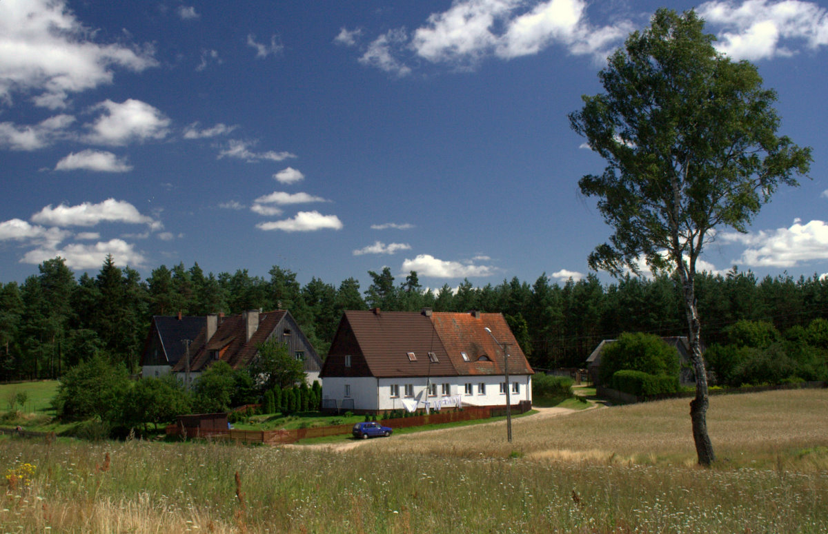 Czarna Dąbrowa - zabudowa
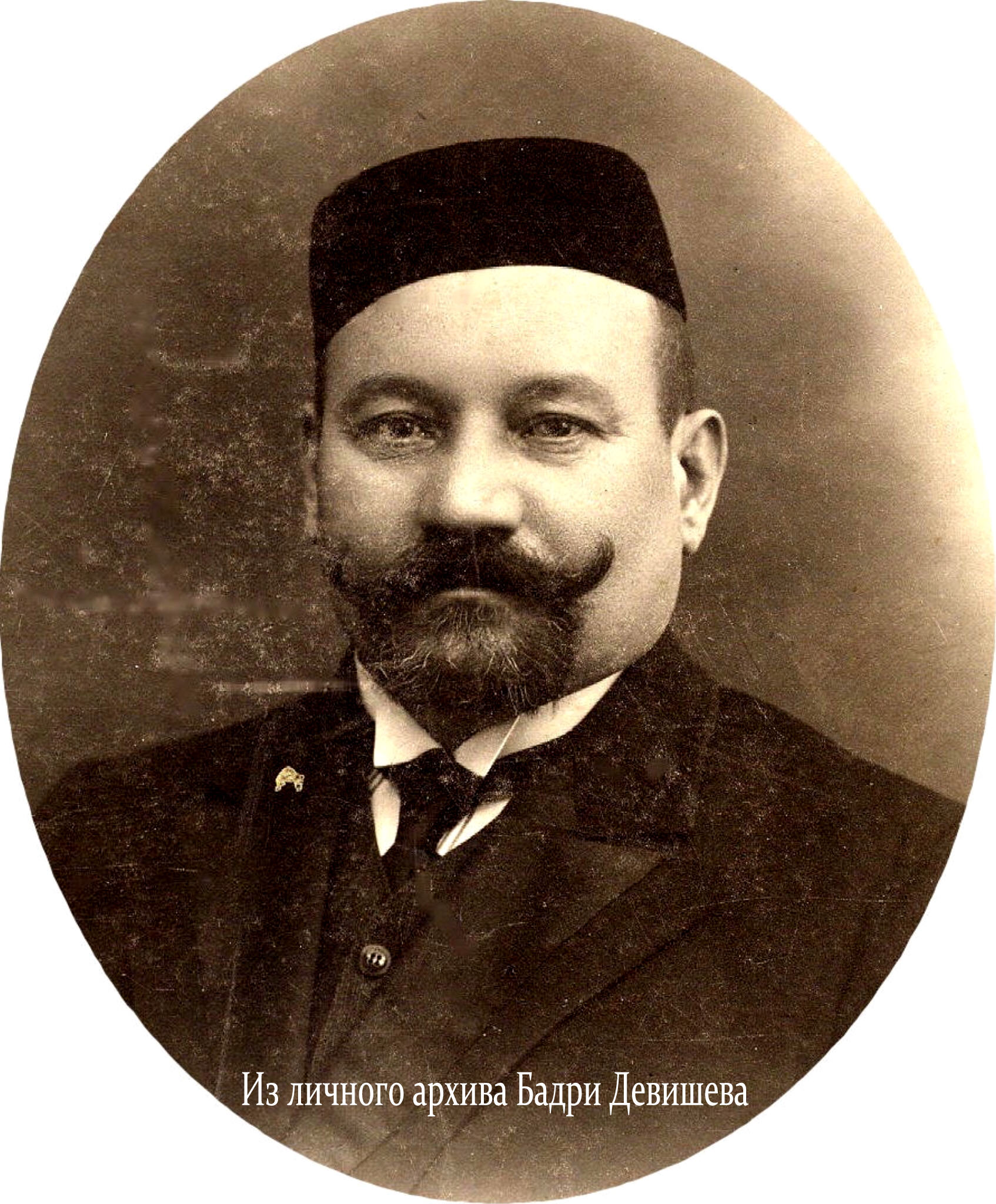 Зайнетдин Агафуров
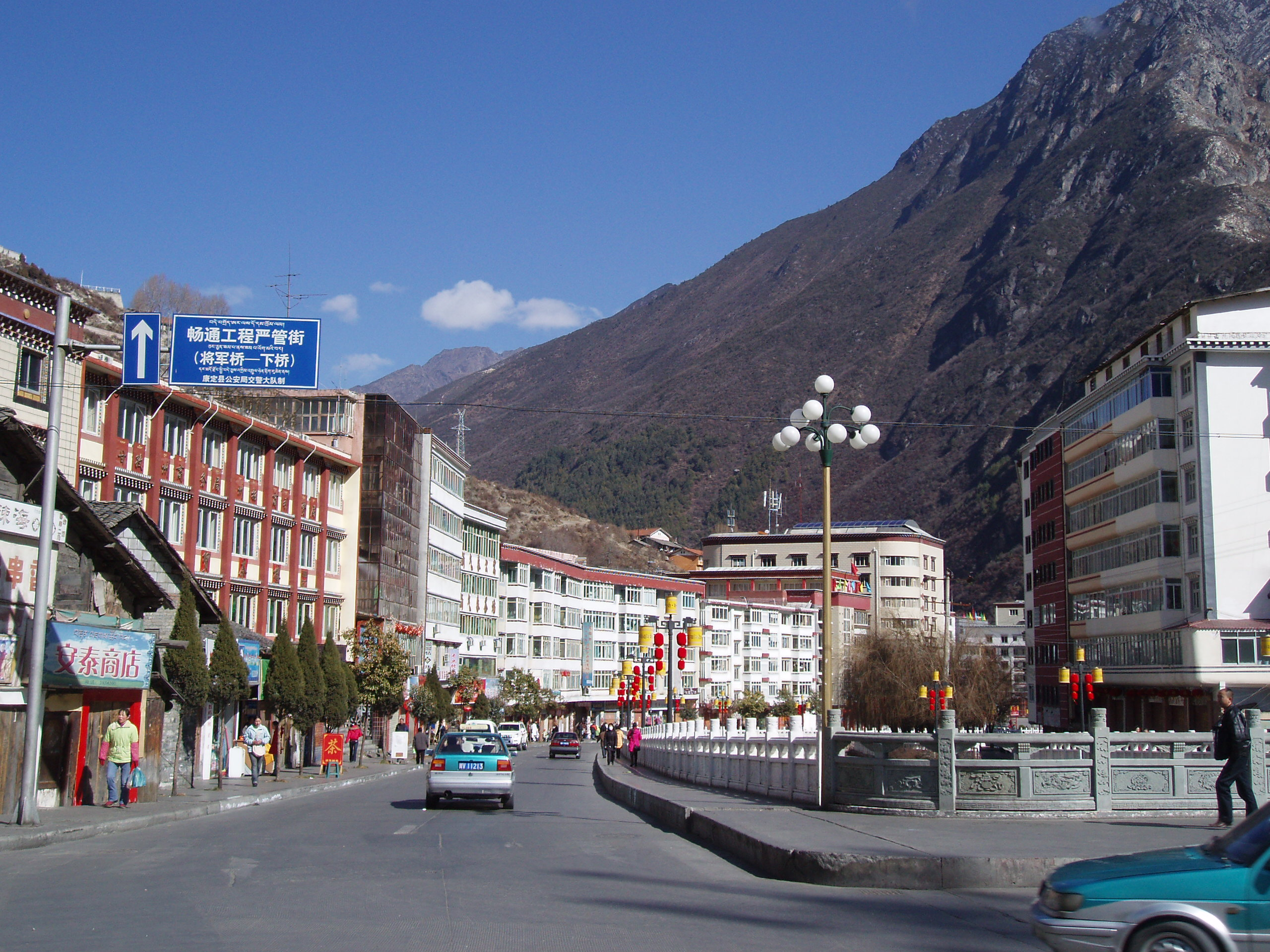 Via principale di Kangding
----
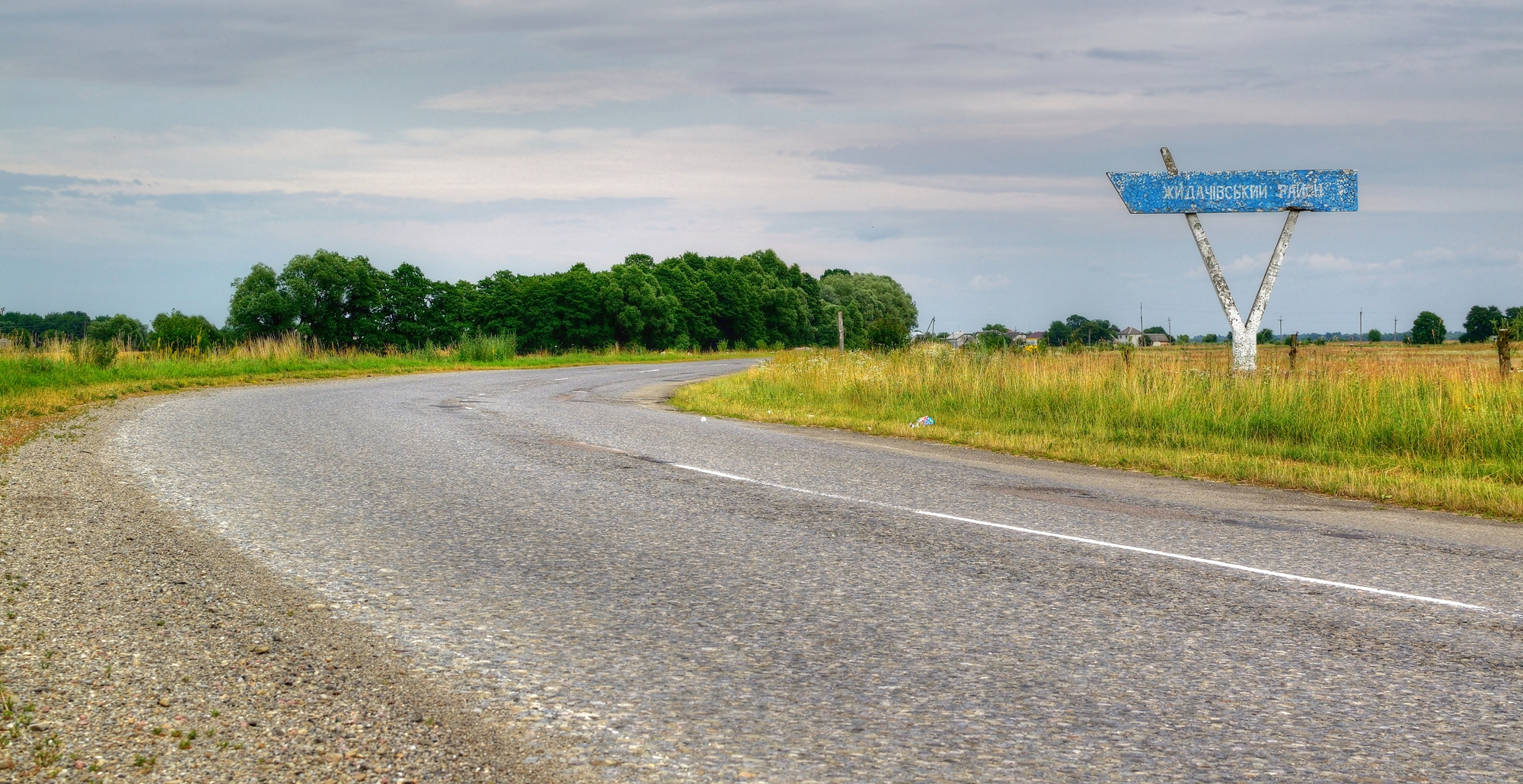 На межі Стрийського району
----
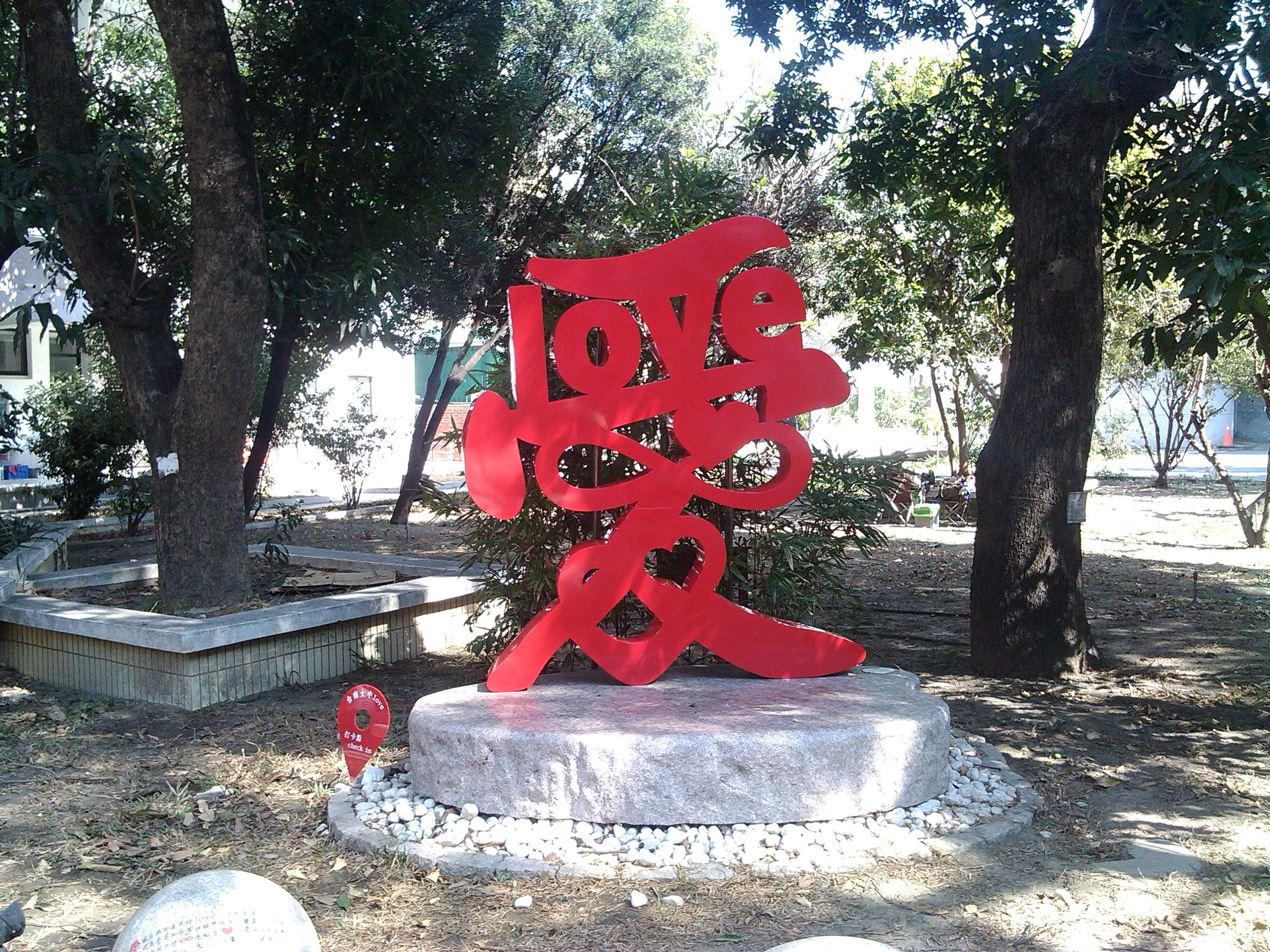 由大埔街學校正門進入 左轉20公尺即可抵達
----
## [Task description]
Print the part of the listing above that opens with the line containing "Czarna Dąbrowa - zabudowa" and closes with the line containing "Via principale di Kangding". Copy it exactly, both ends included, and omit the pictures.

## [Result below]
 Czarna Dąbrowa - zabudowa
 Зайнетдин Агафуров
 Via principale di Kangding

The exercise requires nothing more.